The study of the biochemical and physiologic bases of canine and feline heritable disorders over the last 10 to 20 years has identified mutations responsible for a number of diseases. The progress of the canine genome maps and the recent publication of the canine genome sequence, coupled with comparative data from human genome research, have led to the recent discovery of the molecular basis of additional canine inherited disorders. More than 570 inherited diseases and traits in dogs and more than 290 in cats are recognized, but in many the biochemical or molecular basis is not yet identified. More than 80 polymerase chain reaction (PCR) DNA tests are associated with canine diseases and more than 10 DNA tests are available for cats. With additional research and emerging technologies, the number of available tests will grow exponentially in the near future. A working knowledge of the basic methods and availability of such tests will be an increasingly important part of the knowledge base of the small animal veterinarian. Biochemical, direct mutation, and genetic marker tests are the three major categories of inherited disease diagnostic tests.

Scientific Basis of the Tests

The basis, methods, techniques, and quality control of inherited disease testing are not standardized for small animals. In addition, animal genetic testing laboratories and companies have no oversight or accreditation. Regulations and guidelines for small animal genetic testing are needed. Until these are enacted, veterinarians submitting samples for canine genetic disease testing must evaluate each test individually to determine its accuracy and reliability. A basic knowledge of the methods of the test and an evidence-based approach to its evaluation are important to guide decisions about when to use a specific test. Criteria for molecular genetic testing should be similar to those for any diagnostic medical test. Within a reasonable amount of time after development, the data and results of the test should be published in a peer-reviewed scientific journal. Ideally the test should be verified independently by an outside group. Any test, evidence, and data without the scrutiny of a peer review should be used cautiously or evaluated critically.
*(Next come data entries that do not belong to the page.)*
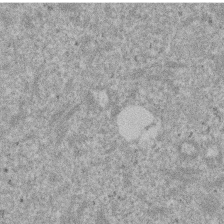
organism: Mouse
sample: Dividing mouse embryo 1 cell stage
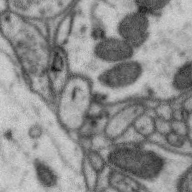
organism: Zebra finch
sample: Brain
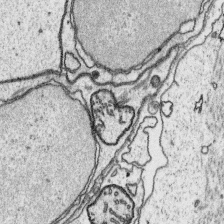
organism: Platynereis dumerilii
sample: Parapodia
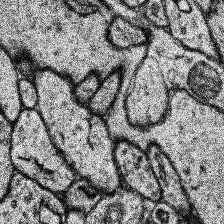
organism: Human
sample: Temporal Lobe
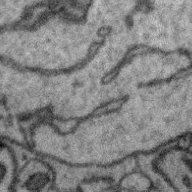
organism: Zebra finch
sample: Brain
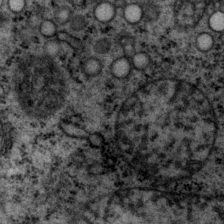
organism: P. pacificus
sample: Pharynx
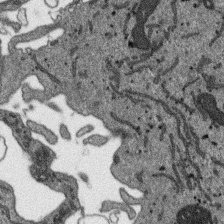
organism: Human
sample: Lung epithelial cells infected with SARS-CoV-2
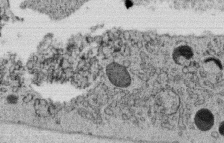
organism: C. elegans
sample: C. elegans oocyte; sperm cells
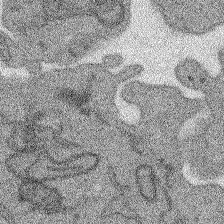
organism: Human
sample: HeLa cells
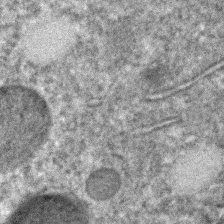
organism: C. elegans
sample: C. elegans embryo
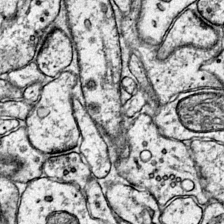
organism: Mouse
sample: Primary visual cortex
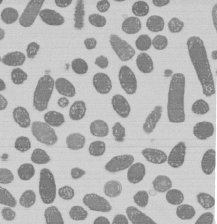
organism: E. coli
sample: Bacterial nucleoid
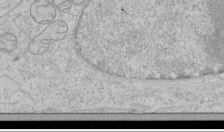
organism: Human
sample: Mitochondria in HCT116 cells
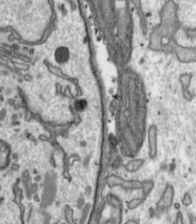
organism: Toxoplasma gondii
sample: Parasites in a vacuole inside a host cell
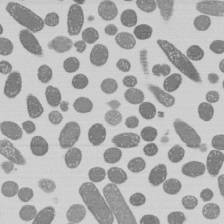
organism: E. coli
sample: Bacterial nucleoid
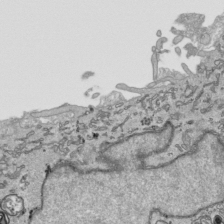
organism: Human
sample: Mitochondria in HCT116 cells
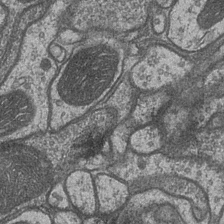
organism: Drosophila
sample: Optic medulla
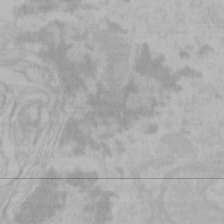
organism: Mouse
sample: Choroid plexus
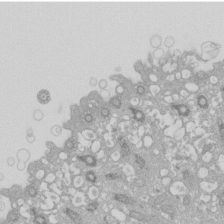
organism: Xenopus
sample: Cilia; centrioles in frog embryo cells
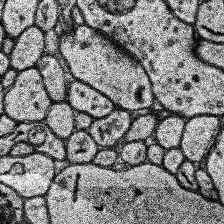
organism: Human
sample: Temporal Lobe
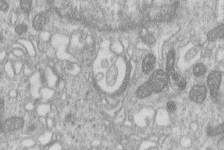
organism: Human
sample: Macrophage cells
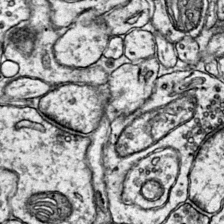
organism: Mouse
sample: Primary visual cortex
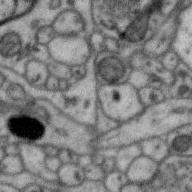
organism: Zebra finch
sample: Brain
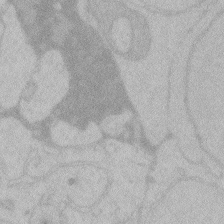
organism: Zebrafish
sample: Macrophage infected with Toxoplasma gondii
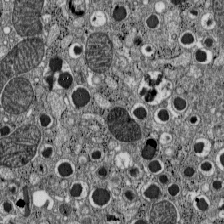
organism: C57BL Mouse
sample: Pancreatic islet
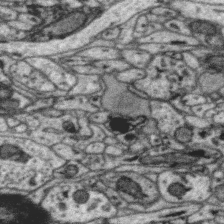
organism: Zebra finch
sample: Brain
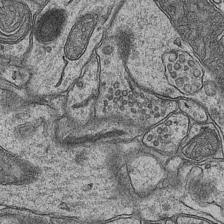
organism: Mouse
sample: CA1 Hippocampus
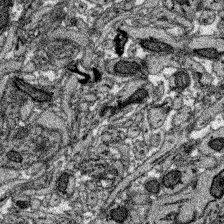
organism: Zebrafish
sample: Larval olfactory bulb
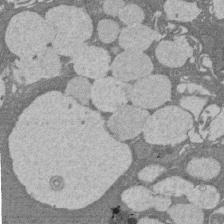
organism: Rat
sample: Salivary granule
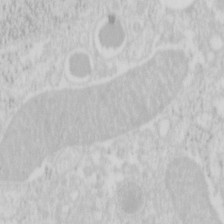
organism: Mouse
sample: Pancreas
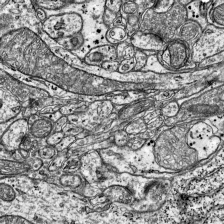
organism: Mouse
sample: Visual Cortex
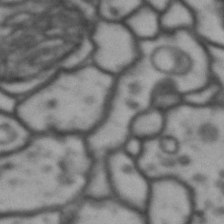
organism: Drosophila
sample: Brain
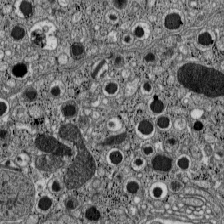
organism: C57BL Mouse
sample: Pancreatic islet
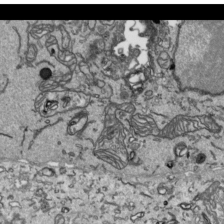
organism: Human
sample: Mitochondria in HCT116 cells
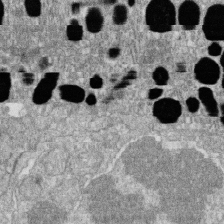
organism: Zebrafish
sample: Cilia; retinal pigment epithelium
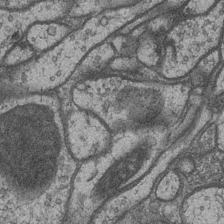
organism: Drosophila
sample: Optic medulla
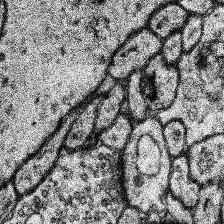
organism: Human
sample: Temporal Lobe
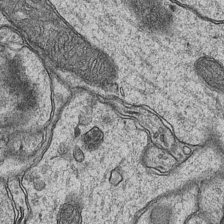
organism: Mouse
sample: CA1 Hippocampus
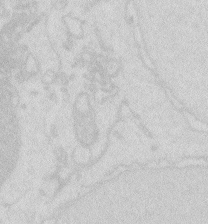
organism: Zebrafish
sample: Macrophage
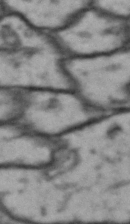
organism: Drosophila
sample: Brain
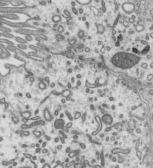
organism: Mouse
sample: Mouse epididymis efferent ductule cilia
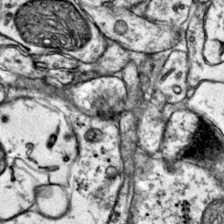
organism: Mouse
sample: Primary visual cortex
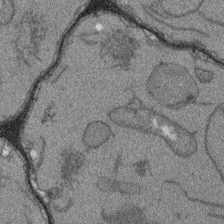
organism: Arabidopsis thaliana
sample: Root tip
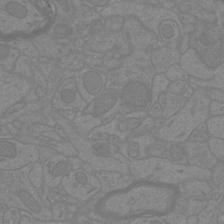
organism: Mouse
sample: Cortical neurons
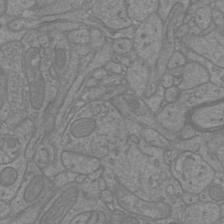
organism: Mouse
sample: Cortical neurons
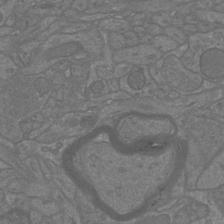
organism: Mouse
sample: Cortical neurons
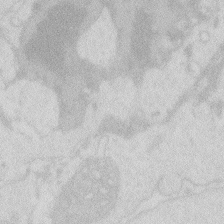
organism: Zebrafish
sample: Macrophage
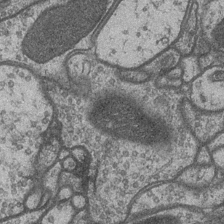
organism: Drosophila
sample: Optic medulla
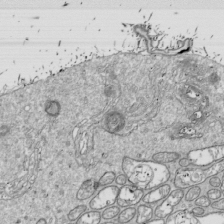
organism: Drosophila
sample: Cell division; meiosis; drosophila spermatocytes
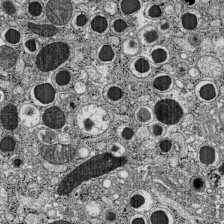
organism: C57BL Mouse
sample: Pancreatic islet
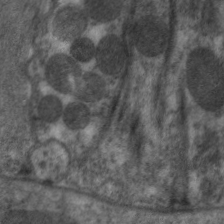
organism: C. elegans
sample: Pharynx
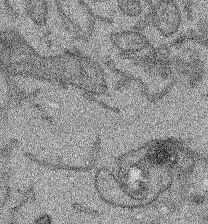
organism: Human
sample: HeLa cells
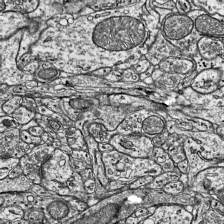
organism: Mouse
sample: Visual Cortex
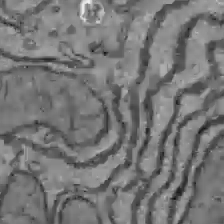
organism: C57BL Mouse
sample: Liver
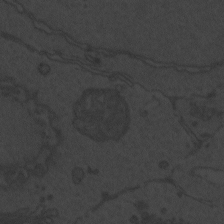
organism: Zebrafish
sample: Macrophage infected with Toxoplasma gondii
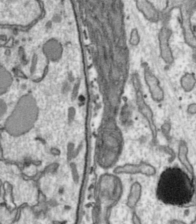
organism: Toxoplasma gondii
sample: Parasites in a vacuole inside a host cell
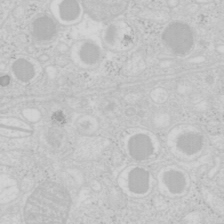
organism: Mouse
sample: Pancreas
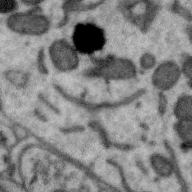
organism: Zebra finch
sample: Brain
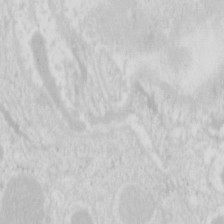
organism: Mouse
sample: Pancreas
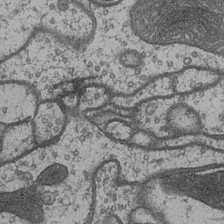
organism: Drosophila
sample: Optic medulla
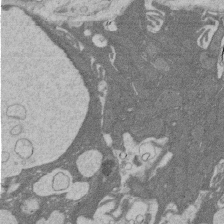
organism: Rat
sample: Salivary granule
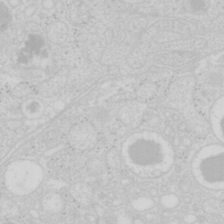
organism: Mouse
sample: Pancreas
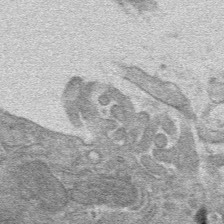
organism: Mouse
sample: Mouse hepatocytes
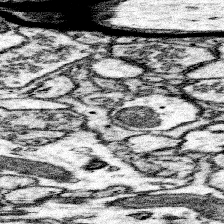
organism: Mouse
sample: Somatosensory cortex neuropil
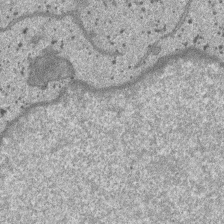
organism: Human
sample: Lung epithelial cells infected with SARS-CoV-2
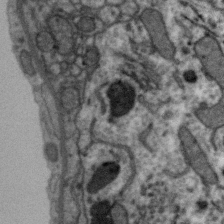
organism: Zebra finch
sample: Brain
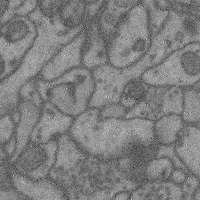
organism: Mouse
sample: Cerebral cortex
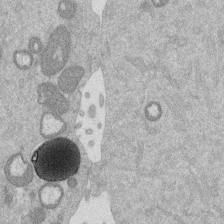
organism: Mouse
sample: Dividing mouse embryo 1 cell stage
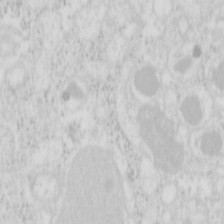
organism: Mouse
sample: Pancreas
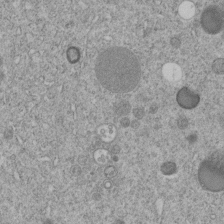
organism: C. elegans
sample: C. elegans embryo early stage
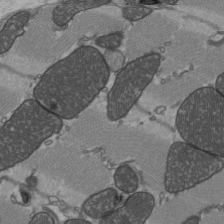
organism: C57BL Mouse
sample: Heart
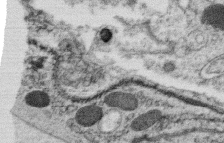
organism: C. elegans
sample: C. elegans oocyte; sperm cells
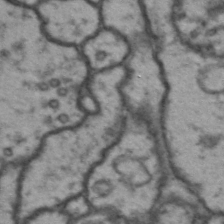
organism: Drosophila
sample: Brain
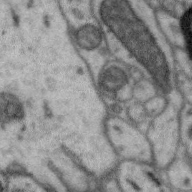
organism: Zebra finch
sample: Brain
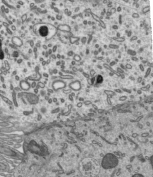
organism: Mouse
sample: Mouse epididymis efferent ductule cilia
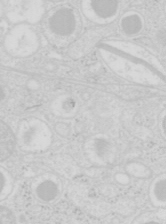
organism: Mouse
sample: Pancreas
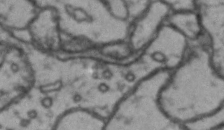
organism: Drosophila
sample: Brain
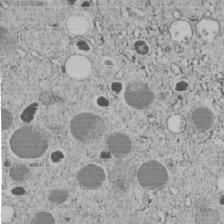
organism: C. elegans
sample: C. elegans embryo early stage
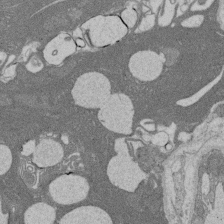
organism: Rat
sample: Salivary granule
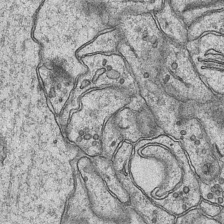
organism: Mouse
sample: CA1 Hippocampus
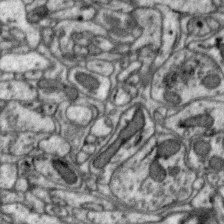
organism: Zebra finch
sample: Brain
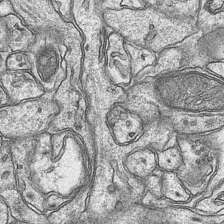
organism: Mouse
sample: CA1 Hippocampus
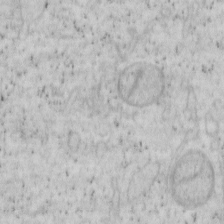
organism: Human
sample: HeLa cells
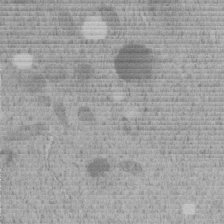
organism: C. elegans
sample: C. elegans embryo early stage
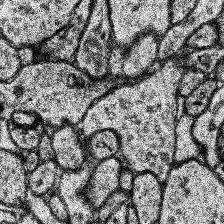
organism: Human
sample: Temporal Lobe
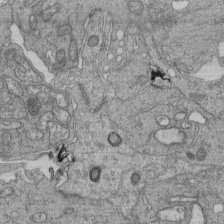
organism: Human
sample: Retinal organoid Rod and Cone cells
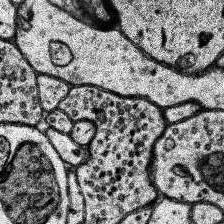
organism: Human
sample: Temporal Lobe
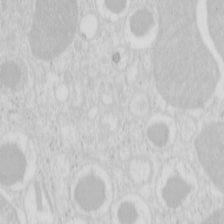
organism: Mouse
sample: Pancreas
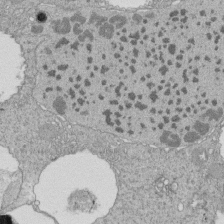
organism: Tetrahymena
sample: Cilia in tetrahymena
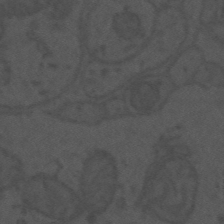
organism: Mouse
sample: Suprachiasmatic nucleus
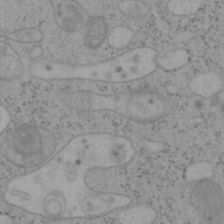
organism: Mouse
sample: OT-I killer T cells with ID8 ovarian cancer cells
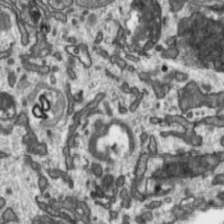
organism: Toxoplasma gondii
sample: Parasites in a vacuole inside a host cell
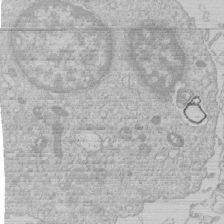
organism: Human
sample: Macrophage cells
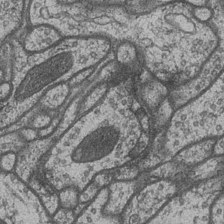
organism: Drosophila
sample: Optic medulla
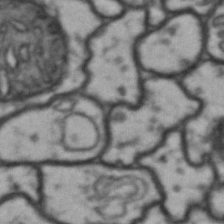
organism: Drosophila
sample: Brain
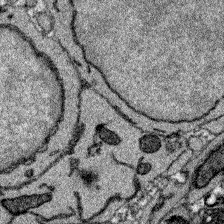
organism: Zebrafish
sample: Larval olfactory bulb
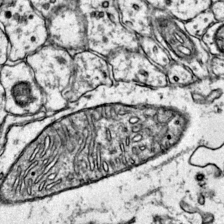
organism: Mouse
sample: Primary visual cortex
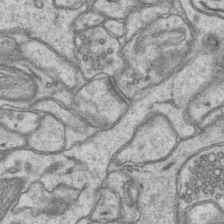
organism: Mouse
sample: CA1 Hippocampus
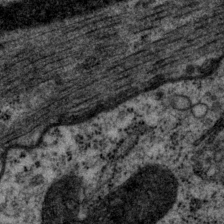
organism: P. pacificus
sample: Pharynx
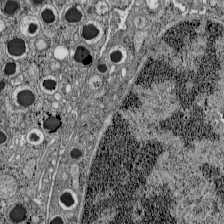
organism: C57BL Mouse
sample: Pancreatic islet
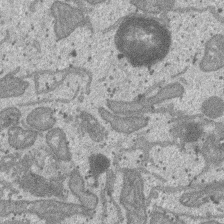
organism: Human
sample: Lung epithelial cells infected with SARS-CoV-2
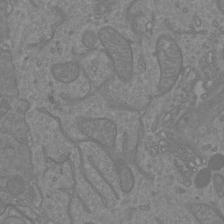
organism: Mouse
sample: Cortical neurons
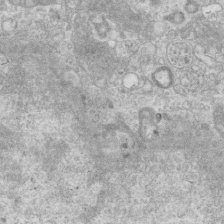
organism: Mouse
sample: Centriole in ependymal cells
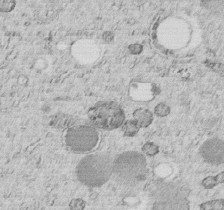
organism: C. elegans
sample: C. elegans embryo early stage
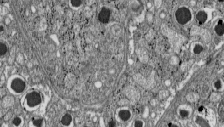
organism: C57BL Mouse
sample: Pancreatic islet
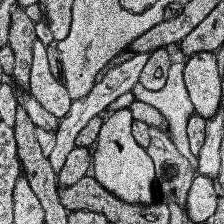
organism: Human
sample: Temporal Lobe
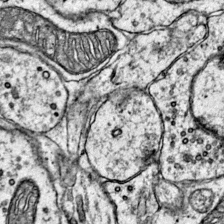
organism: Mouse
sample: Primary visual cortex
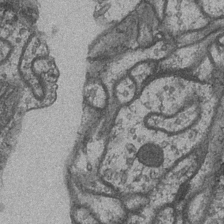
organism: Drosophila
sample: Optic medulla
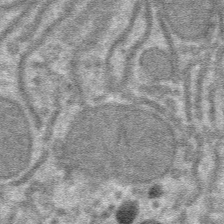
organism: Mouse
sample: Mouse hepatocytes
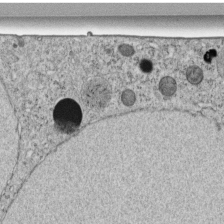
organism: C. elegans
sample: C. elegans embryo early stage
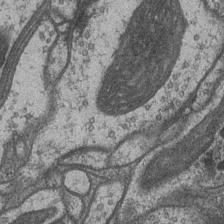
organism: Drosophila
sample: Optic medulla
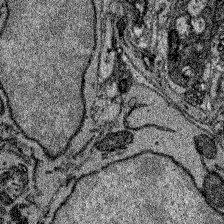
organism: Zebrafish
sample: Larval olfactory bulb
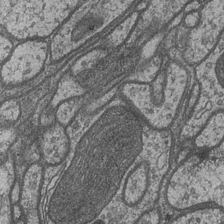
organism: Drosophila
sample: Optic medulla
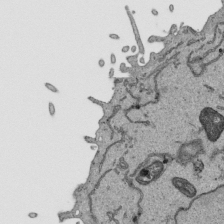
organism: Human
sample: Mitochondria in HCT116 cells
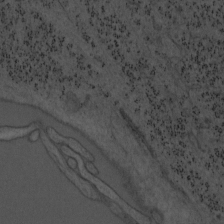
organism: Mouse
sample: OT-I killer T cells with ID8 ovarian cancer cells
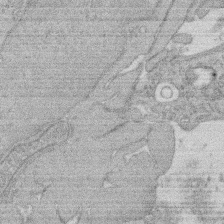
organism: Rat
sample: Salivary granule
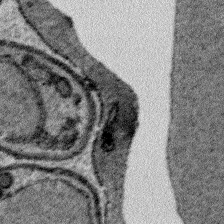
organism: Plasmodium falciparum
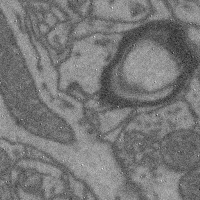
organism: Mouse
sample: Cerebral cortex
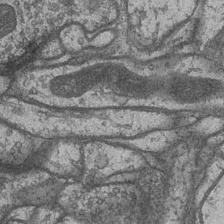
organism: Drosophila
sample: Optic medulla
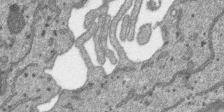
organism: Human
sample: Lung epithelial cells infected with SARS-CoV-2
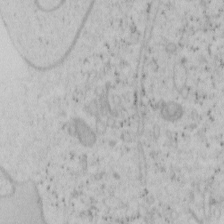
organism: Human
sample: HeLa cells
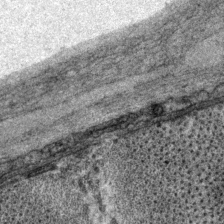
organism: P. pacificus
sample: Pharynx
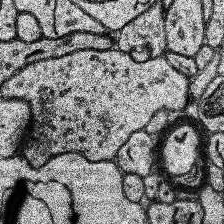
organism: Human
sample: Temporal Lobe
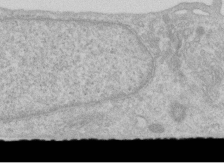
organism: Human
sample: Centriole in RPE cells
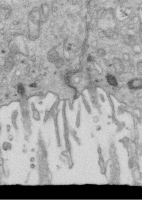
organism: Mouse
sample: Multiciliated cells
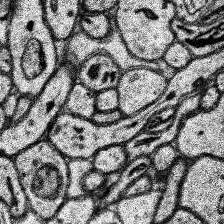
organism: Human
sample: Temporal Lobe
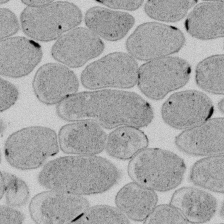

For some of the currently available tests, only patent information is available; this information can be reviewed through the U.S. patent website (www.uspto.gov/main/patents.htm). In some cases companies offering tests are awaiting resolution of intellectual property issues.

Biochemical Tests

Biochemical tests for inherited disorders in dogs and cats have been available for many years. They continue to play an important role in diagnosis of inherited disorders in which the chromosomal location or gene for the defect has not been identified. Most biochemical tests require only a simple blood or urine sample. Biochemical tests are also necessary to help evaluate newly developed molecular genetic tests, especially those lacking documentation or presenting controversy. Examples of some of the currently available biochemical tests include those for mucopolysaccharidosis, Fanconi syndrome, erythrocyte osmotic fragility, methylmalonic aciduria, cystinuria, urinary acids, urinary amino acids, urinary carbohydrates, urinary glycosaminoglycans, urinary oligosaccharides, cobalamin malabsorption, hypersarcosinemia, and other inborn errors of metabolism performed at the University of Pennsylvania School of Veterinary Medicine (PennGen) (Table 221-1). Factor assay tests for von Willebrand’s disease and other inherited coagulopathies are performed at a number of veterinary diagnostic laboratories. In many cases biochemical tests are the best estimate of the genetic status of an individual (i.e., affected, carrier, or clear). However, test results can fall into overlapping categories, causing potential problems with classification and definition.

TABLE 221-1

Some Laboratories and Companies Offering Canine and Feline Genetic Testing in the United States and United Kingdom

Name	Phone	Website
Animal Health Trust (AHT) (United Kingdom)	44-(0)1638-555621	www.aht.org.uk
DDC Animal DNA Testing	800-625-0874	www.vetdnacenter.com/
OptiGen LLC (Ithaca, NY)	607-257-0301	www.optigen.com
Orthopedic Foundation for Animals (OFA) (Columbia, MO)	573-442-0418	www.offa.org/dnatesting/
PennGen (University of Pennsylvania)	215-898-3375	www.vet.upenn.edu/penngen
Veterinary Genetics Laboratory (University of California, Davis)	530-752-2211	www.vgl.ucdavis.edu
VetGen LLC (Ann Arbor, MI)	800-483-8436	www.vetgen.com

Deoxyribonucleic Acid–Based Tests

Many genetic markers do not code for messenger ribonucleic acid or proteins (noncoding markers). These markers are interspersed throughout all chromosomes, and many noncoding markers are near every gene. The markers tend to be variable among individuals because changes in the nucleotides do not have any known functional effect. Many of the markers used in past canine genetic studies and marker tests are repeats of nucleotides (e.g., CA repeated 10 to 30 times). Restriction enzymes cut DNA at specific, short sequences. The resulting different lengths of DNA can be detected on a gel because the fragments migrate in an electrical field in inverse proportion to their size. The varying lengths of the marker are called different alleles, just as various blood types represent different alleles of a coding gene. Single nucleotide polymorphisms (SNPs), such as a C or T at the exact same chromosomal location (locus), are another type of genetic marker. Canine SNP arrays that can genotype thousands of SNP markers for one individual have been available for a number of years. Currently, most canine genetic disease research looks for association of SNP markers with the disease of interest for particular breed or a group of related breeds. A SNP array has just been developed and now is available for feline research.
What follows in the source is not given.